如何从 Airflow 向 EMR 集群提交 Spark 作业? [英] How to submit Spark jobs to EMR cluster from Airflow?
问题描述
如何在 EMR 主集群(由 Terraform 创建)和 Airflow 之间建立连接.我在具有相同 SG、VPC 和子网的 AWS EC2 服务器下设置了气流.
我需要解决方案,以便 Airflow 可以与 EMR 对话并执行 Spark 提交.
下面的代码将列出活动和终止的 EMR 集群,我也可以微调以获得活动集群:-
fromairflow.contrib.hooks.aws_hook import AwsHook导入 boto3hook = AwsHook(aws_conn_id='aws_default')客户端 = hook.get_client_type('emr', 'eu-central-1')对于 a 中的 x:打印(x[‘状态’][‘状态’],x[‘名称’])
我的问题是 - 如何更新我上面的代码可以执行 Spark 提交操作
虽然它可能不会直接解决您的特定查询,但从广义上讲,这里有一些方法可以触发 spark-submit
on (remote) EMR
通过 Airflow
使用
Apache Livy
使用
EmrSteps
API
- 依赖于远程系统:
EMR
- 健壮,但由于它本质上是异步,因此您还需要一个
EmrStepSensor
(与EmrAddStepsOperator
一起) - 在单个
EMR
集群上,您不能同时运行多个步骤(尽管有些hacky 解决方法存在)
- 依赖于远程系统:
使用
SSHHook
/SSHOperator
- 再次独立于远程系统
- 相对容易上手
- 如果您的
spark-submit
命令涉及大量参数,那么(以编程方式)构建该命令会变得很麻烦
<小时>
EDIT-1
好像还有一种直截了当的方式
指定远程
master
-IP- 独立于远程系统
- 需要修改全局配置/环境变量
- 查看@cricket_007的回答了解详情
<小时>
有用的链接
- 这个来自 @Kaxil Naik 本人:有没有办法在运行master的不同服务器上提交spark作业
- Spark通过在 Livy 上提交批处理 POST 方法并跟踪作业,使用 Airflow 提交作业
- 远程火花提交到在 EMR 上运行的 YARN
How can I establish a connection between EMR master cluster(created by Terraform) and Airflow. I have Airflow setup under AWS EC2 server with same SG,VPC and Subnet.
I need solutions so that Airflow can talk to EMR and execute Spark submit.
These blogs have understanding on execution after connection has been established.(Didn't help much)
In airflow I have made a connection using UI for AWS and EMR:-
Below is the code which will list the EMR cluster's which are Active and Terminated, I can also fine tune to get Active Clusters:-
from airflow.contrib.hooks.aws_hook import AwsHook
import boto3
hook = AwsHook(aws_conn_id=‘aws_default’)

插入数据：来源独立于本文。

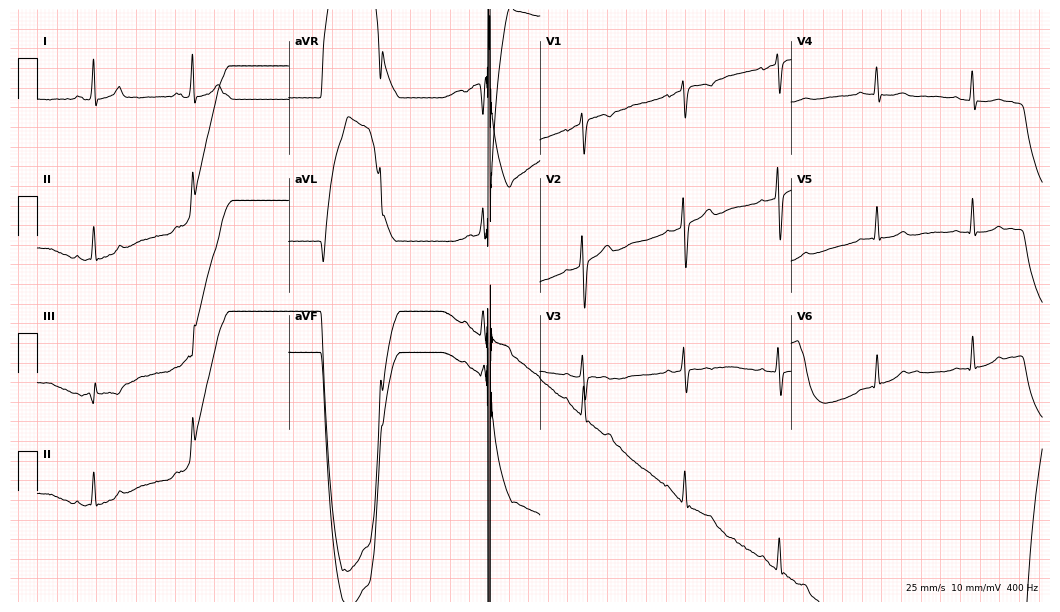
12-lead ECG (10.2-second recording at 400 Hz) from a 38-year-old female. Labelled as a normal ECG.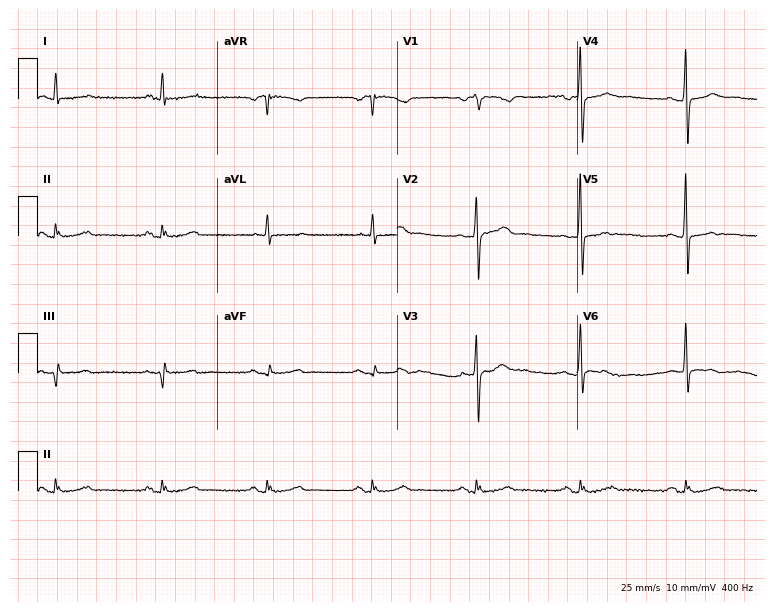
12-lead ECG from a male, 73 years old. No first-degree AV block, right bundle branch block, left bundle branch block, sinus bradycardia, atrial fibrillation or sinus tachycardia recorded for this tracing. Only these six findings were labelled.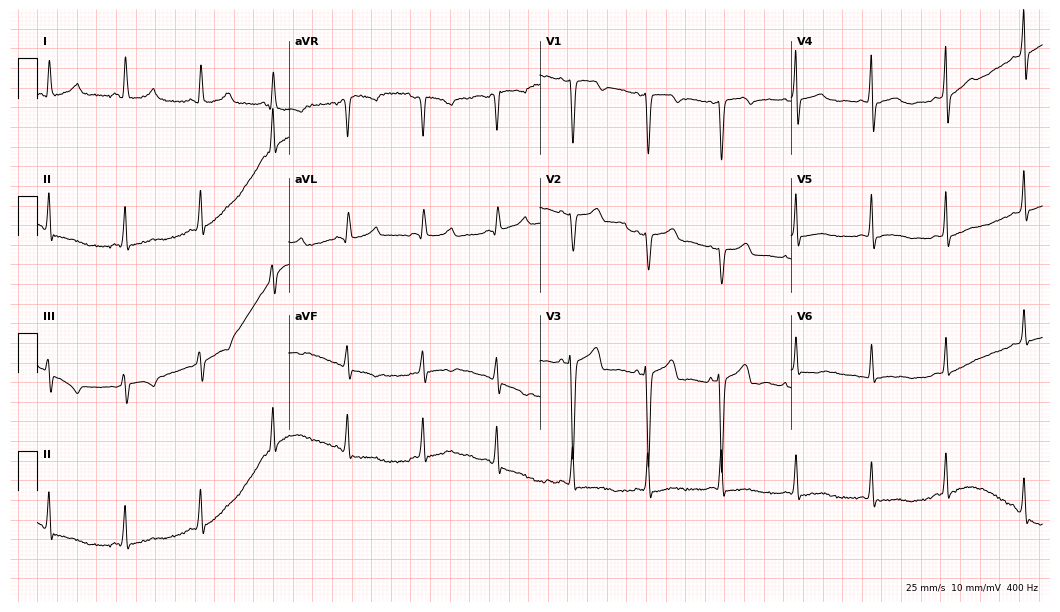
12-lead ECG from a 35-year-old woman. Screened for six findings — first-degree AV block, right bundle branch block (RBBB), left bundle branch block (LBBB), sinus bradycardia, atrial fibrillation (AF), sinus tachycardia — none is recorded. Other findings, if any, are not listed.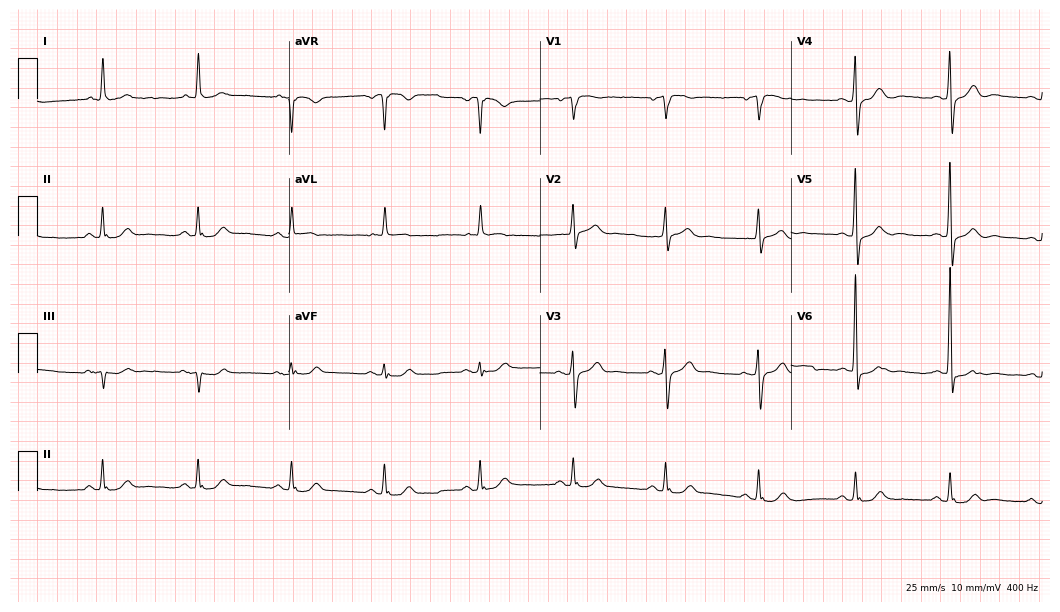
12-lead ECG from an 85-year-old male patient. Recorded interpretation: within normal limits.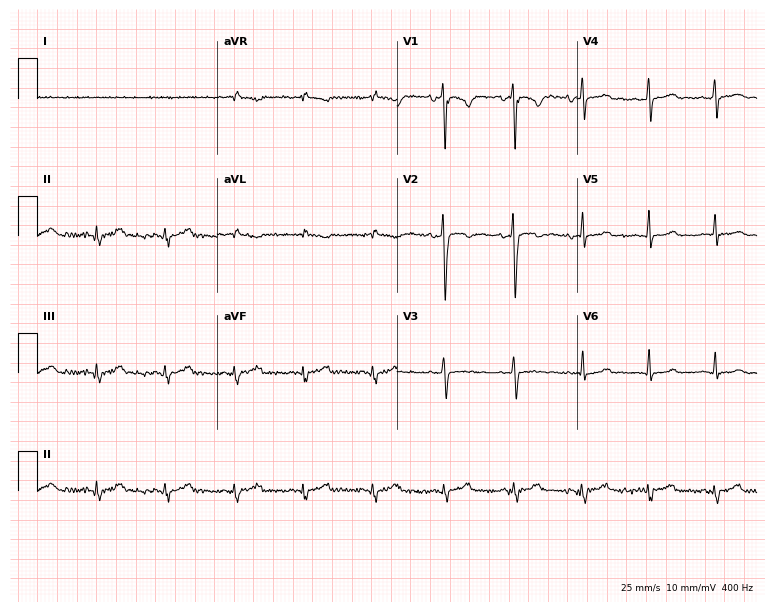
12-lead ECG from a woman, 29 years old (7.3-second recording at 400 Hz). No first-degree AV block, right bundle branch block (RBBB), left bundle branch block (LBBB), sinus bradycardia, atrial fibrillation (AF) or sinus tachycardia recorded for this tracing. Only these six findings were labelled.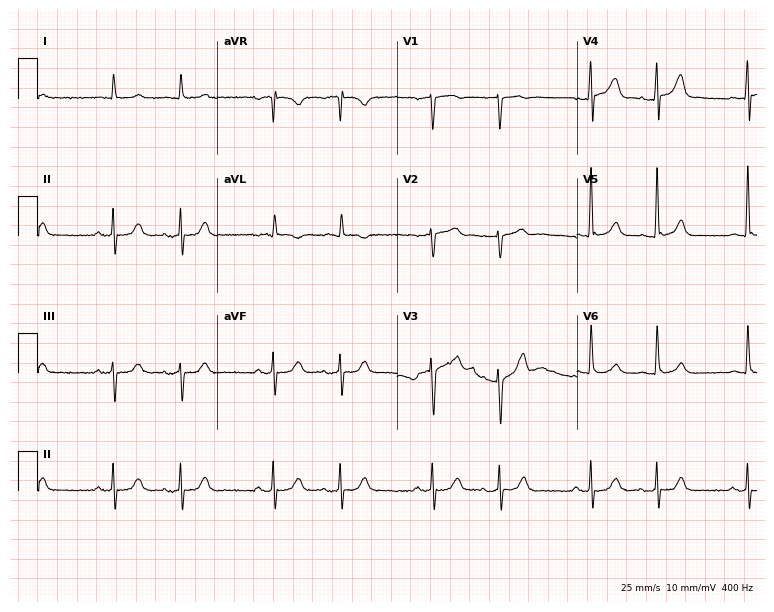
Electrocardiogram, an 88-year-old male. Of the six screened findings (first-degree AV block, right bundle branch block (RBBB), left bundle branch block (LBBB), sinus bradycardia, atrial fibrillation (AF), sinus tachycardia), none is recorded.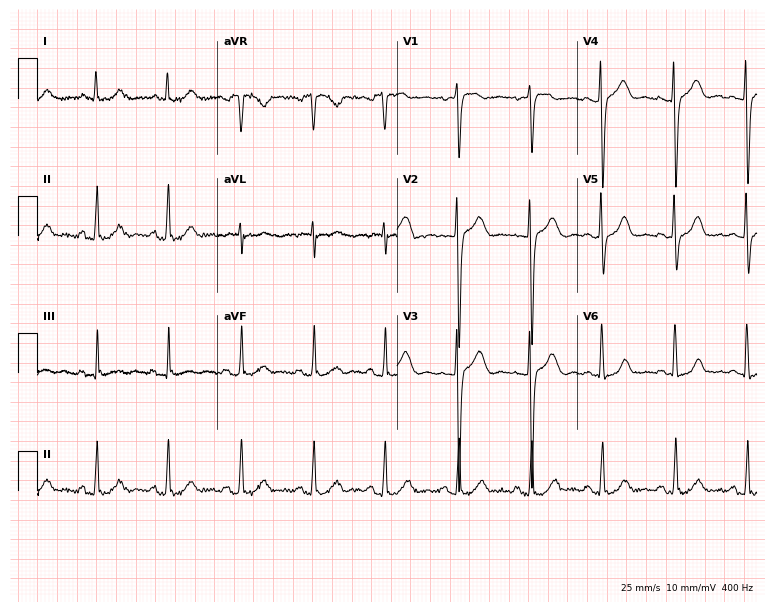
Resting 12-lead electrocardiogram. Patient: a woman, 61 years old. Read as a normal ECG.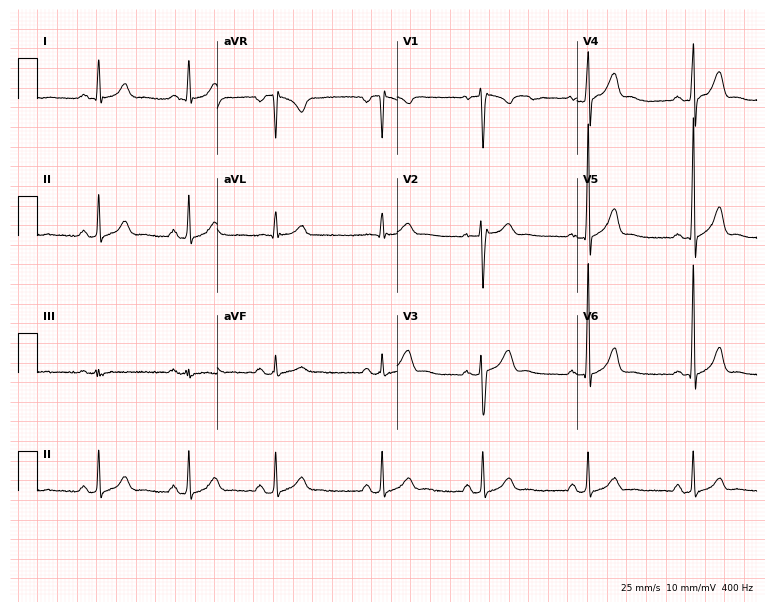
Standard 12-lead ECG recorded from a 35-year-old man. None of these six findings is recorded: first-degree AV block, right bundle branch block, left bundle branch block, sinus bradycardia, atrial fibrillation, sinus tachycardia. Findings outside these six are not listed.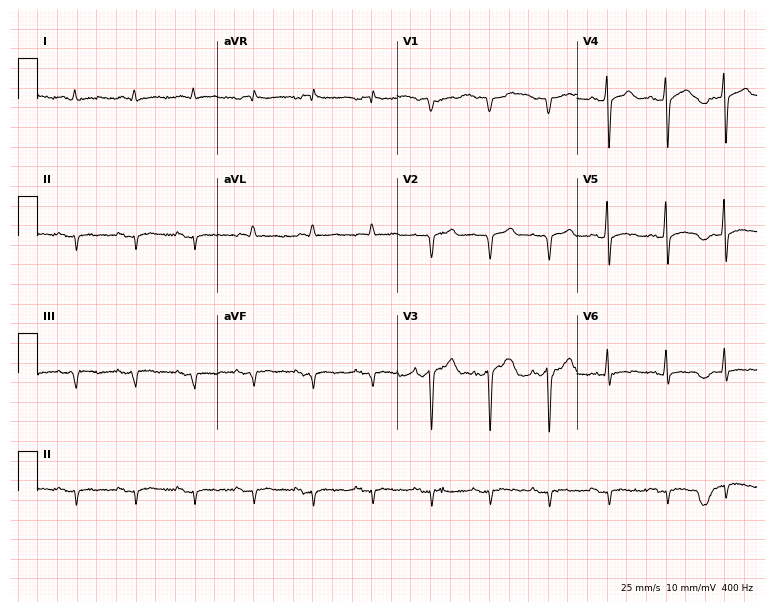
Standard 12-lead ECG recorded from a male, 64 years old (7.3-second recording at 400 Hz). None of these six findings is recorded: first-degree AV block, right bundle branch block, left bundle branch block, sinus bradycardia, atrial fibrillation, sinus tachycardia. Findings outside these six are not listed.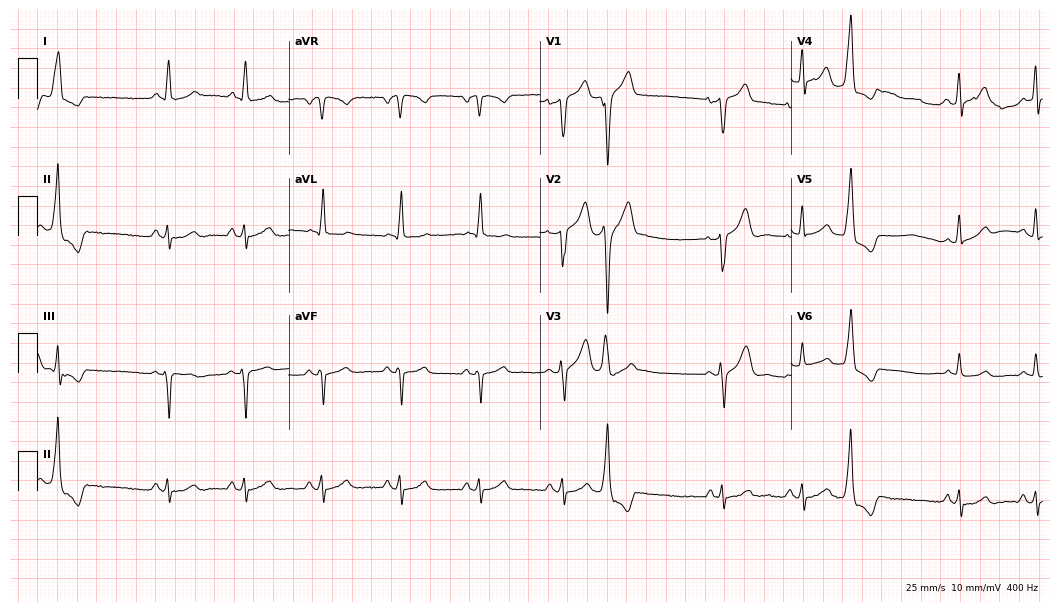
Standard 12-lead ECG recorded from a man, 65 years old. None of these six findings is recorded: first-degree AV block, right bundle branch block, left bundle branch block, sinus bradycardia, atrial fibrillation, sinus tachycardia.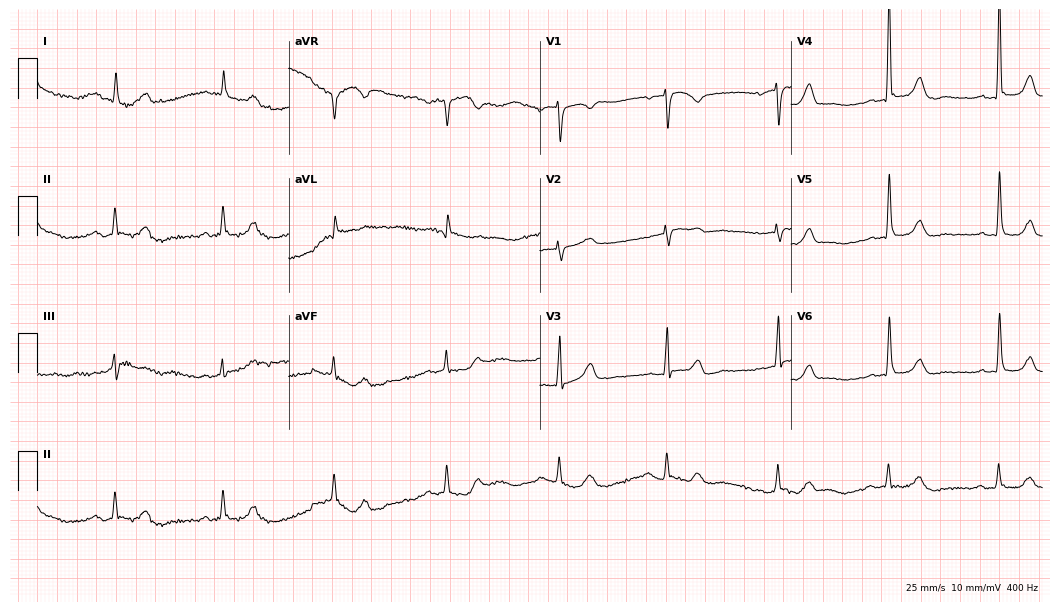
Electrocardiogram (10.2-second recording at 400 Hz), an 81-year-old female patient. Overall reading on record: normal ECG.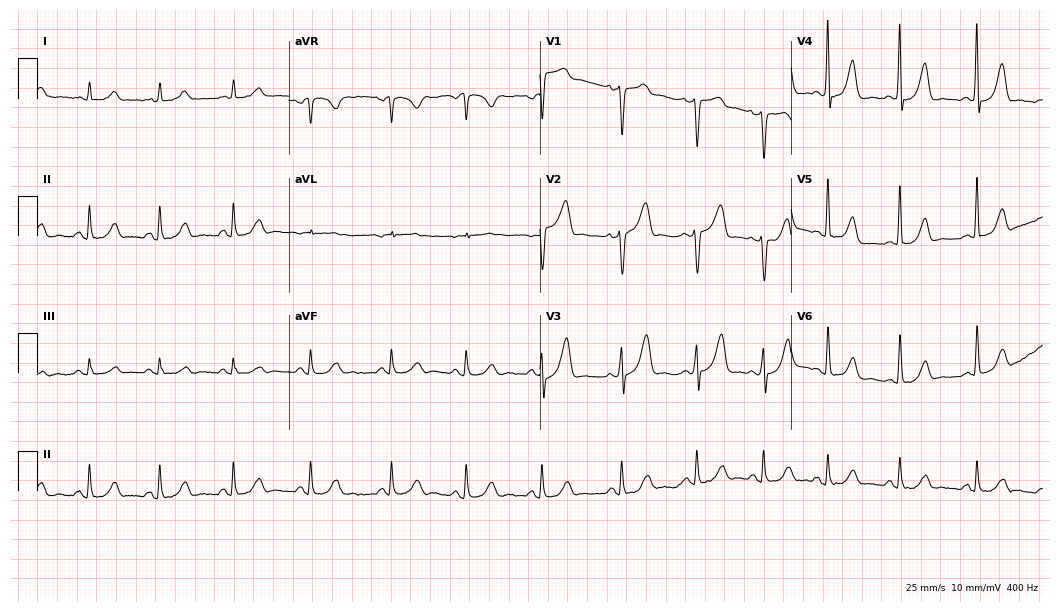
12-lead ECG from a 47-year-old man. Labelled as a normal ECG.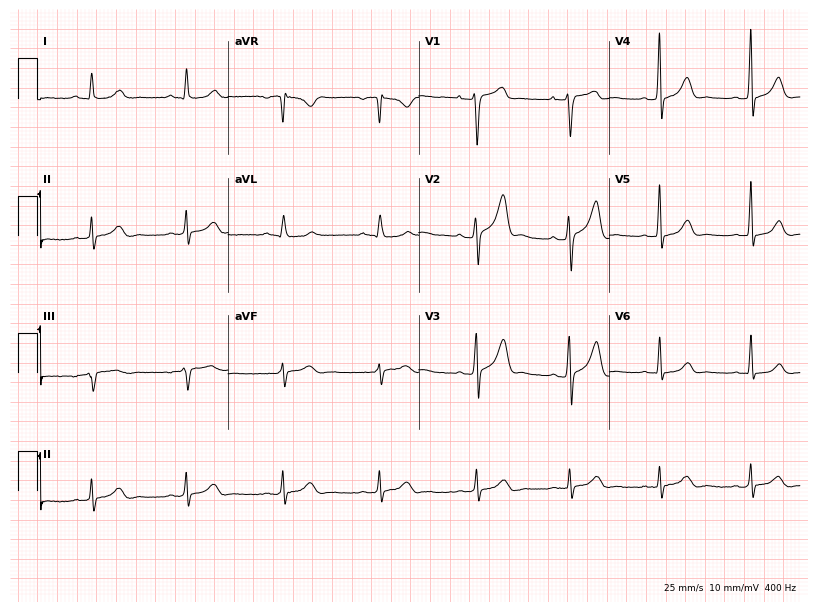
ECG — a man, 30 years old. Labelled as a normal ECG.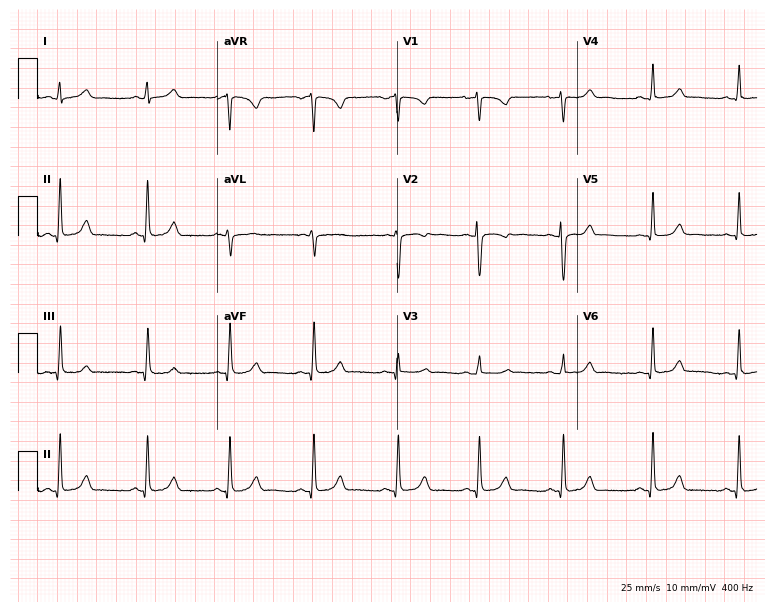
12-lead ECG from a woman, 21 years old. Recorded interpretation: within normal limits.

client = hook.get_client_type(‘emr’, ‘eu-central-1’)
for x in a:
print(x[‘Status’][‘State’],x[‘Name’])
My question is - How can I update my above code can do Spark-submit actions
While it may not directly address your particular query, broadly, here are some ways you can trigger spark-submit
on (remote) EMR
via Airflow
Use
Apache Livy
- This solution is actually independent of remote server, i.e.,
EMR
- Here's an example
- The downside is that
Livy
is in early stages and itsAPI
appears incomplete and wonky to me
- This solution is actually independent of remote server, i.e.,
Use
EmrSteps
API
- Dependent on remote system:
EMR
- Robust, but since it is inherently async, you will also need an
EmrStepSensor
(alongsideEmrAddStepsOperator
) - On a single
EMR
cluster, you cannot have more than one steps running simultaneously (although some hacky workarounds exist)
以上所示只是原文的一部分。